Khadija fut la première épouse du Prophète. Comme mentionné plus tôt, elle l'épousa avant le commencement de la Prophétie. Bien qu'elle fût de 15 ans son aînée, elle donna naissance à tous ses enfants, excepté Ibrahim, qui mourut durant la petite enfance. Khadija était également son amie, elle partageait totalement ses inclinations et ses idéaux. Leur mariage était merveilleusement béni, car ils vécurent ensemble en parfaite harmonie pendant 23 années. Elle était sa plus chère compagne et aide durant chaque épreuve et chaque persécution lancée par les incroyants mecquois. Il l'aima profondément et n'épousa aucune autre femme durant sa vie.

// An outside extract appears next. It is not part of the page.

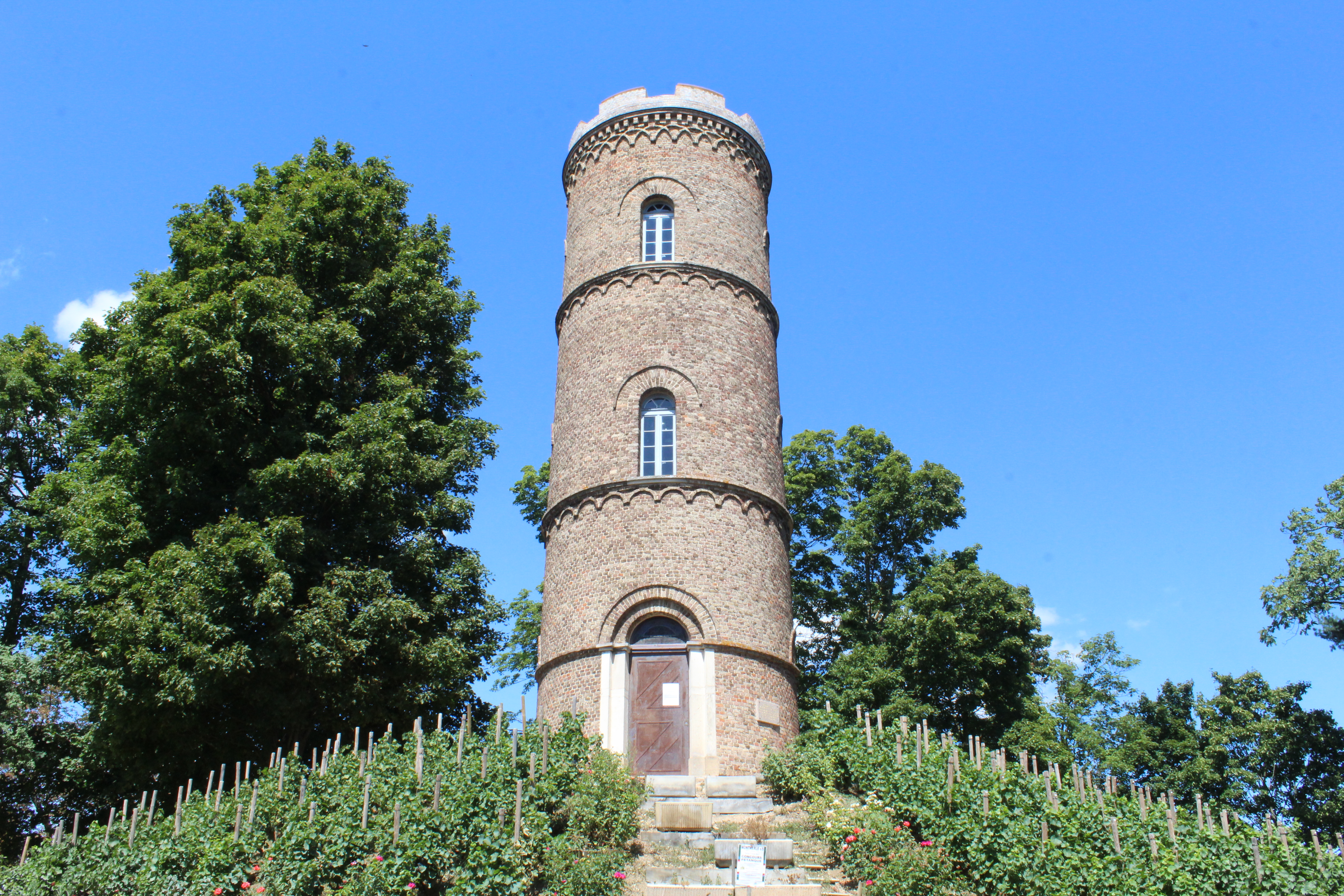 Tour des Minimes de Montmerle-sur-Saône.

Ce mariage fut un idéal d'intimité, d'amitié, de respect mutuel, de soutien et de consolation. Bien qu'il fût fidèle et loyal envers toutes ses épouses, il n'oublia jamais Khadija et mentionnait très souvent ses vertus et ses mérites. Il ne se remaria qu'après 4 ou 5 ans après sa mort. Jusqu'à ce momentlà, il servit de mère et de père à ses enfants, leur fournissant leur nourriture et leurs provisions quotidiennes ainsi que le soutien nécessaire en cas d'ennuis et de difficultés. Prétendre qu'un tel homme fût un sensuel, poussé par le désir sexuel est absurde.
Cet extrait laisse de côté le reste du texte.